Abstract:Neurons are continually born from endogenous stem cells and added to the dentate gyrus throughout life, but adult hippocampal neurogenesis declines precipitously with age. Short-term exposure to an enriched environment leads to a striking increase in new neurons, along with a substantial improvement in behavioral performance. Could this plastic response be relevant for explaining the beneficial effects of leading "an active life" on brain function and pathology? Adult hippocampal neurogenesis in mice living in an enriched environment from the age of 10 to 20 months was fivefold higher than in controls. Relatively, the increase in neuronal phenotypes was entirely at the expense of newly generated astrocytes.
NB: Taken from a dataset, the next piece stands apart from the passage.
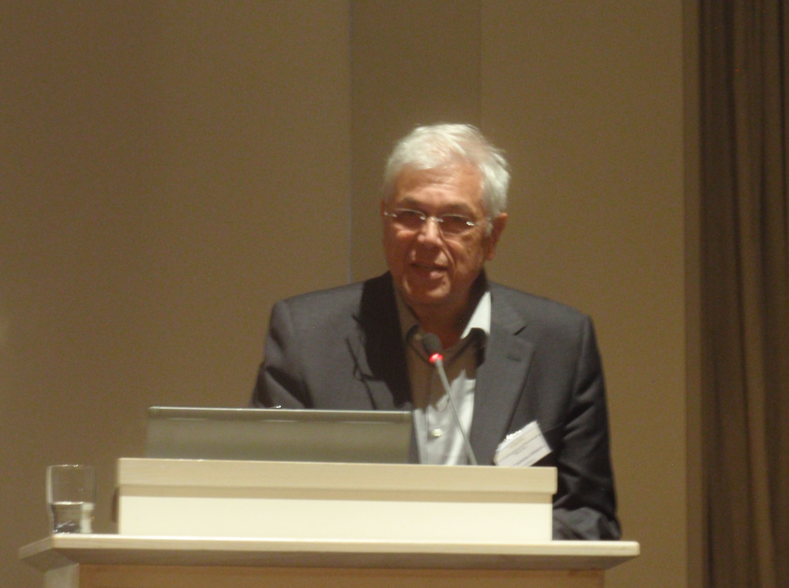 Dr. Phil. Michael Halhuber-Ahlmann (* 12.11.1947 in Innsbruck), Psychotherapeut in Berlin, auf dem Kongress "40 Jahre GwG" am 12. Juni 2010 in Mainz

This cellular plasticity occurred in the context of significant improvements of learning parameters, exploratory behavior, and locomotor activity. Enriched living mice also had a reduced lipofuscin load in the dentate gyrus, indicating decreased nonspecific age-dependent degeneration. Therefore, in mice signs of neuronal aging can be diminished by a sustained active and challenging life, even if this stimulation started only at medium age. Activity exerts not only an acute but also a sustained effect on brain plasticity.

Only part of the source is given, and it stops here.